Come avere la casa smart: tutta la tecnologia per connettere l'abitazione (foto Adobestock)
La casa smart è una delle nuove passioni degli italiani. Ecco una guida su come trasformare la tua abitazione in un luogo connesso e comandare tutto dal tuo smartphone (o con la voce).
L’analisi arriva da una ricerca effettuata da Netatmo, azienda mondiale leader negli strumenti smart per l’abitazione. I dati più recenti del resto confermano questo trend, con ben il 64% degli italiani compresi nella fascia d’età tra i 25 e i 55 anni che hanno già collegato, in qualche modo, il luogo in cui vivono.
Ma cosa intendiamo con casa smart? Qualsiasi tipo di interazione attiva tra gli oggetti della casa e l’esterno, capaci di comunicare, ricevere ordini e possibilmente muoversi autonomamente verso l’esterno. Per ora questo trend è principalmente maschile con il 69% di entusiasti, contro il 59% femminile. Non ci sono poi grandi differenze tra nord e sud visto che proprio meridione spicca con l’interesse verso questa novità tecnologica.

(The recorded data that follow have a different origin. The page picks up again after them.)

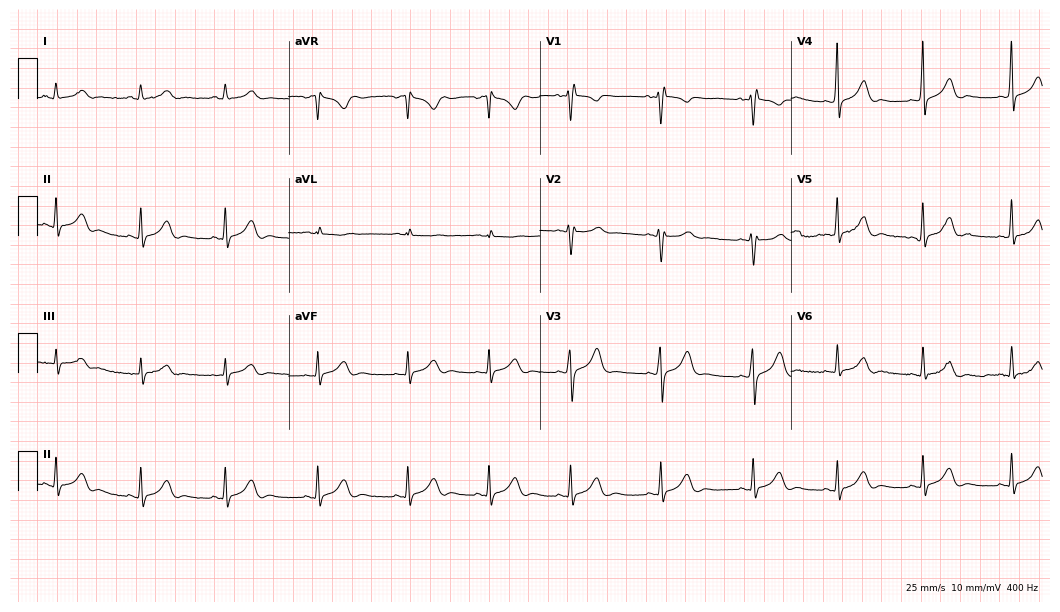
Electrocardiogram, a female patient, 17 years old. Overall reading on record: normal ECG.
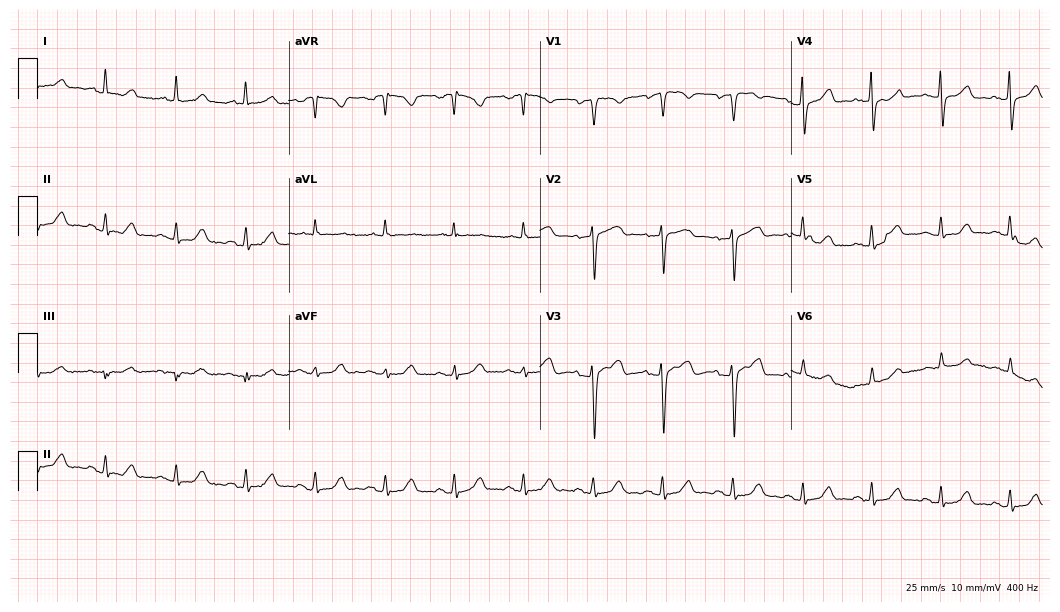
Electrocardiogram, a 50-year-old female. Overall reading on record: normal ECG.
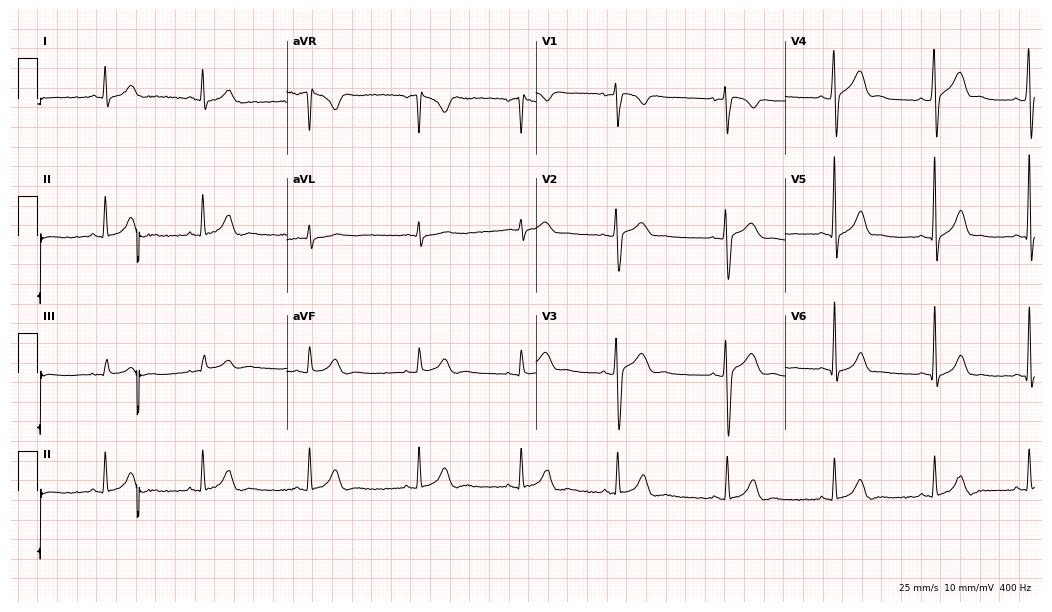
Electrocardiogram, a man, 22 years old. Overall reading on record: normal ECG.
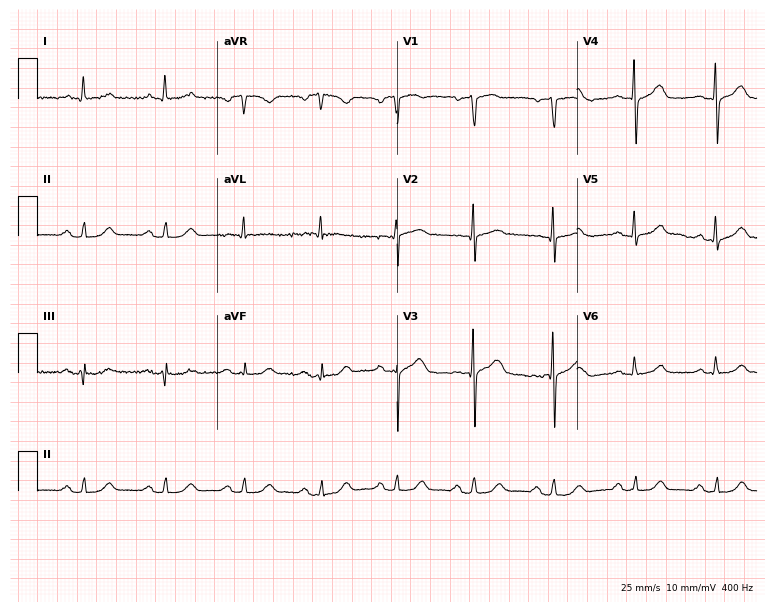
ECG (7.3-second recording at 400 Hz) — a 55-year-old man. Labelled as a normal ECG.

Ma cosa chiedono di più gli italiani? Lo strumenti praticamente presente ovunque è l’altoparlante smart, acquistato da 6 concittadini su 10. Dietro alla nostra cassa bluetooth e connessa ci sono i prodotti collegati alla luce, come lampadine e prese (40%), seguiti dai sistemi di sicurezza della casa, come allarmi evoluti e telecamere.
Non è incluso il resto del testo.